How digital financial services and e-commerce can help curb the impact of COVID-19 on people's livelihoods
Read this post in Bahasa Indonesian.
Countries across the world have imposed unprecedented restrictions on mobility and social interaction to combat the spread of COVID-19. Indonesia is no exception.
In April, the government of Indonesia announced the enactment of large-scale social distancing regulations (Pembatasan Sosial Berskala Besar, PSBB) and banned travel for the upcoming Eid holiday, when tens of millions of Indonesians typically return to their home villages to celebrate with family.
Other restrictions include instruction to work from home, closures of public spaces and transport, and even travel bans to and from specific locations. These measures have profoundly impacted many aspects of people’s lives—from the way people communicate, work, obtain goods, and transact.
In the midst of this, there is a growing push to accelerate e-commerce and adoption of digital financial services (DFS). Anecdotal data from J-PAL Southeast Asia’s Inclusive Financial Innovation team’s conversations with e-commerce platforms in Indonesia suggests an increase in both the number of transactions and the number of new users. Specifically, there has been an increase in demand for purchases such as staple foods, health products, and school supplies.

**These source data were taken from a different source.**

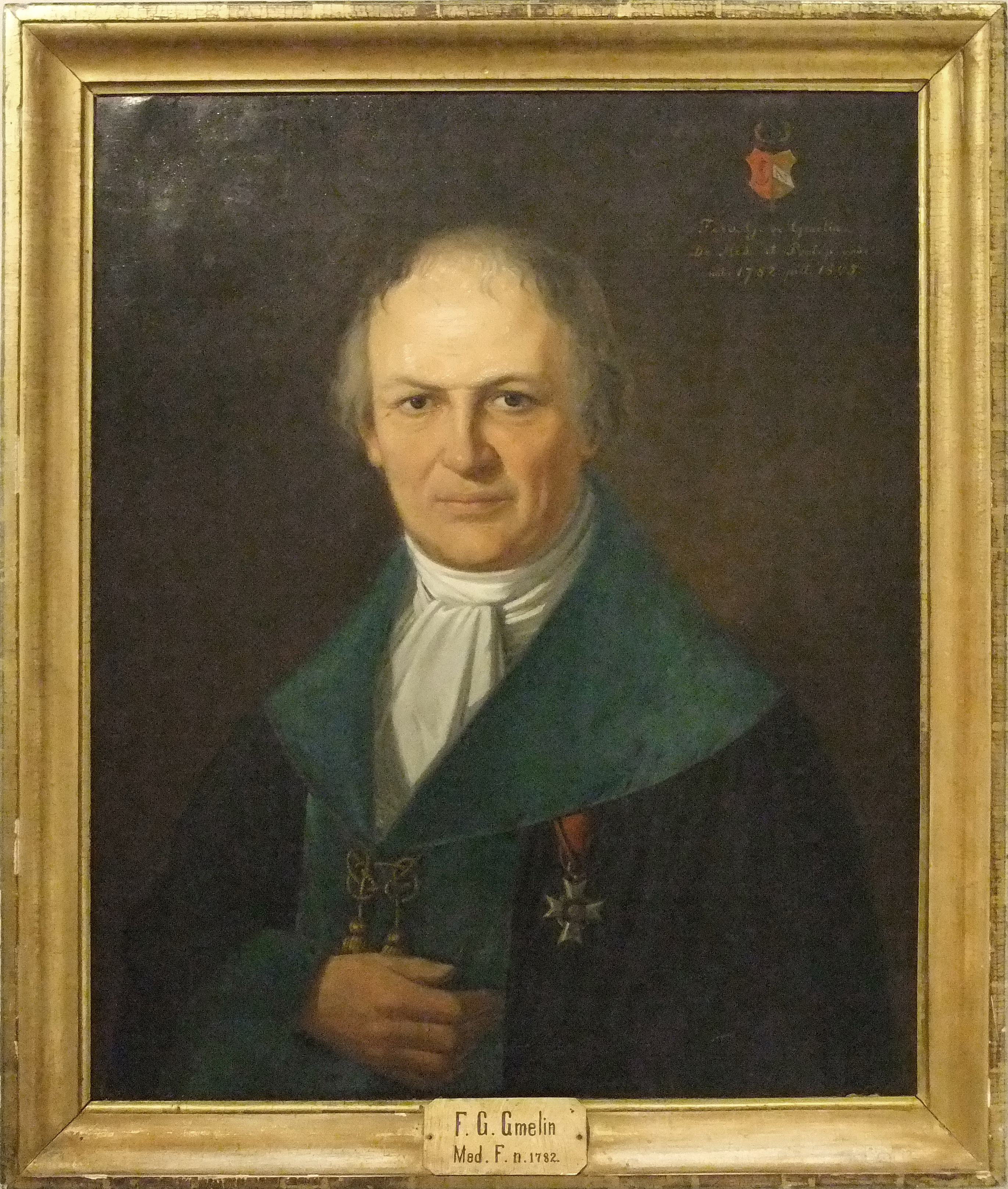 Ferdinand Gottlieb Gmelin (Öl auf Leinwand, 1845) Bildnis aus der Tübinger Professorengalerie
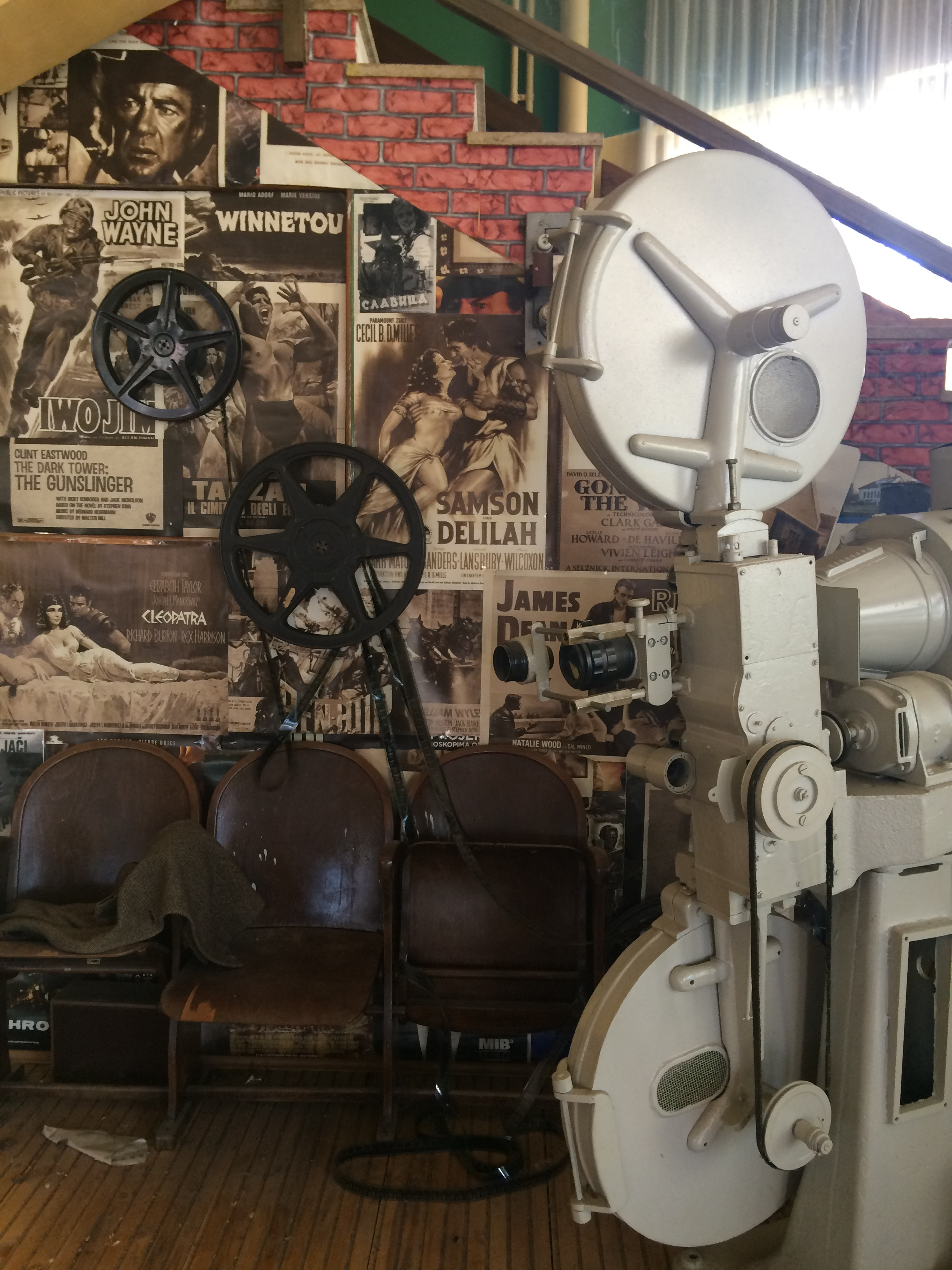 Sala u Domu kulture u Trsteniku
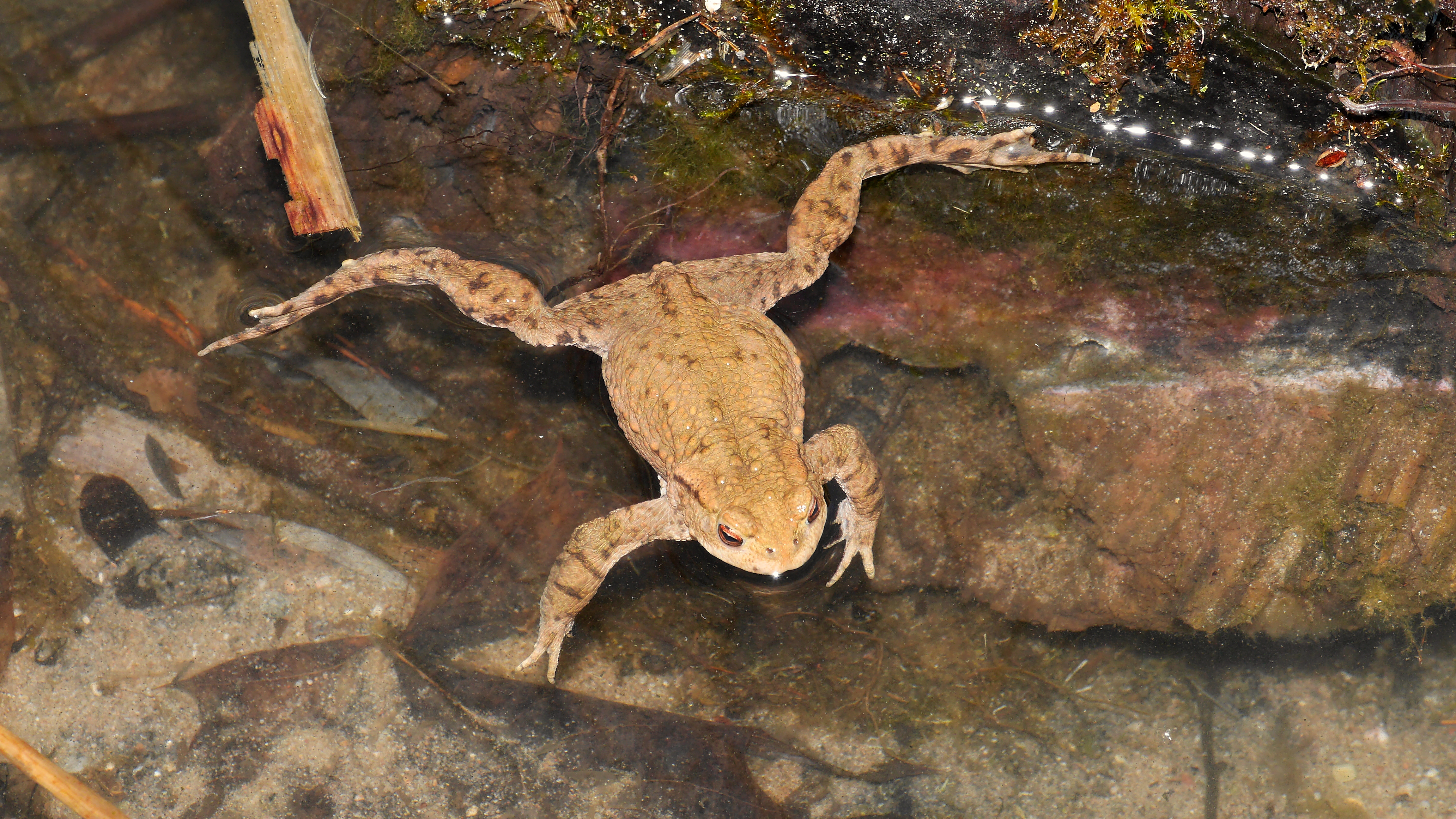 Erdkröte - Bufo bufo, Männchen. Aufgenommen in Mannheim im Käfertaler Wald, Baden-Württemberg, Deutschland.
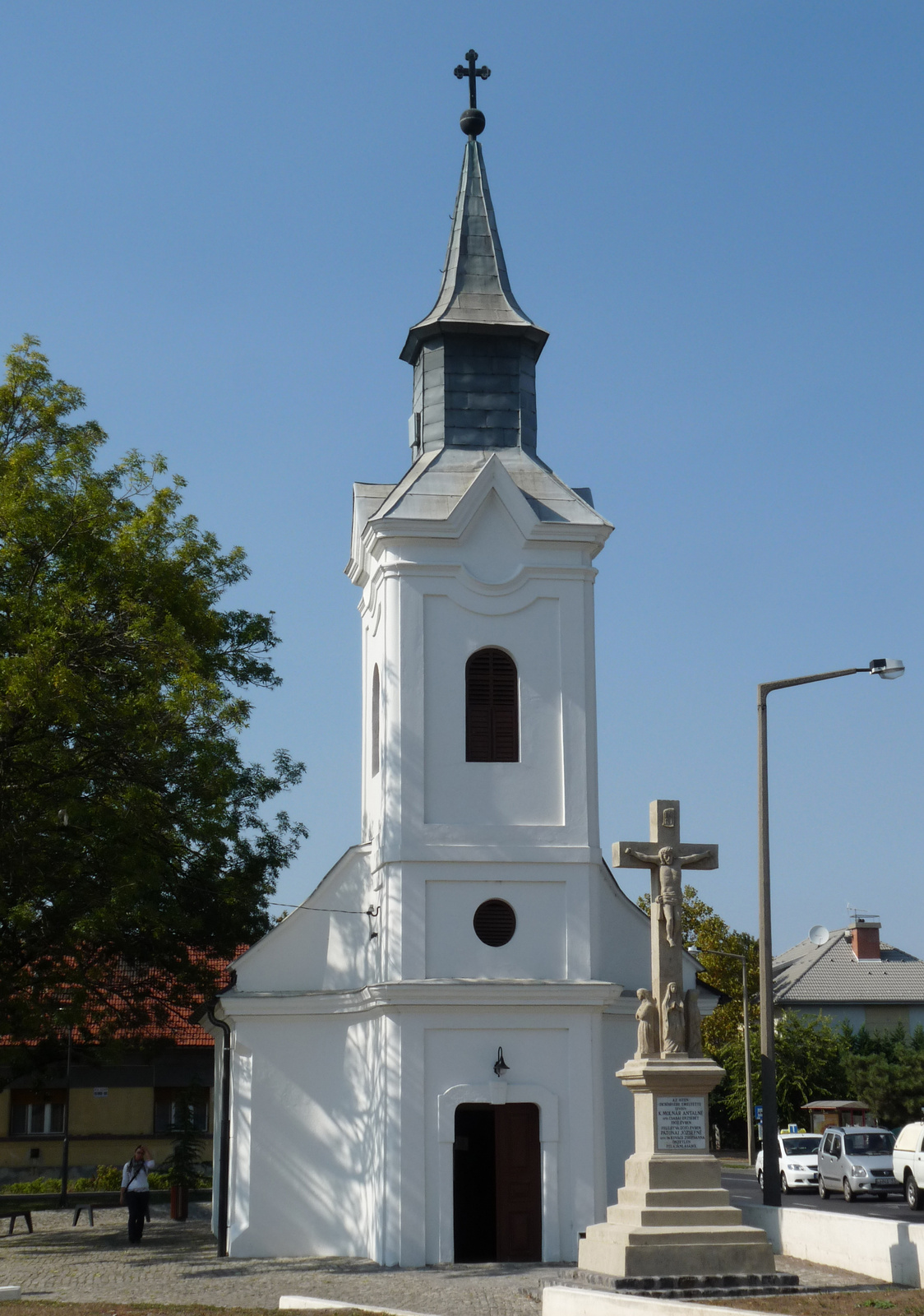 Xav. Szt. Ferenc kápolna (Szolnok, Ady Endre út) This is a photo of a monument in Hungary. Identifier: 6041

Instructions to practice social distancing and to avoid public places have encouraged individuals to shift from procuring daily necessities offline to using online sources. In addition, digital payment may play an increasingly important role as it facilitates e-commerce transactions and remittances to far-away family members.
How can DFS and e-commerce help curb the impact of Covid-19?
For those with access to mobile phones and digital literacy, e-commerce and DFS may help people to maintain their livelihoods. Not only does DFS offer a fast and contactless means of payment and transfer, but evidence from around the world has found other benefits.
For example, there is strong evidence that mobile savings and remittances can be used to improve risk-sharing between individual's social networks and smooth consumption. In Rwanda, during a time of crisis, remittances through mobile airtime accounts were used by less impacted individuals to help relieve the pressure of income loss for people who were affected the most.
E-commerce can be a valuable way for people to locate and purchase scarce resources, especially in remote areas or localities experiencing shortages. However, an important concern during the COVID-19 crisis is price gouging, or exorbitant price increases for items in high demand. Currently major Indonesian e-commerce firms are launching initiatives to limit this practice.
But who will enjoy these benefits? Despite its promises, DFS and e-commerce are still inaccessible to most people. To shed light on Indonesians’ access to DFS, we turned to the latest round of the Financial Inclusion Insights Survey, conducted by SNKI (Sekretariat Nasional Keuangan Inklusif, or National Council for Financial Inclusion) and Kantar. These data were collected between March and May of 2019 and are nationally representative: thus, they give us a relatively up to date picture of digital inclusion across the country.
The first thing to note is that the vast majority of Indonesians have no experience with e-money.
Overall, just 6.8 percent of people reported having ever used e-money in 2019.
Use is strongly correlated with education: while just 5.2 percent of people with junior high school education use e-money, 27.3 percent of university graduates use the service. Still, the vast majority of even the most educated individuals lack exposure.
There is a bright spot, however: the survey suggests many more Indonesians are capable of adopting DFS.
Smartphone ownership is an especially important proxy to measure potential access to e-money and e-commerce. While smartphone ownership is also strongly correlated with education, the graph makes it clear that many non-users of e-money have the tools to adopt. Other analysis from SNKI’s report on the survey shows that smartphone skill levels are also high. Thus, there is an opportunity to onboard a sizable amount of the smartphone owners to DFS and e-commerce in the near term.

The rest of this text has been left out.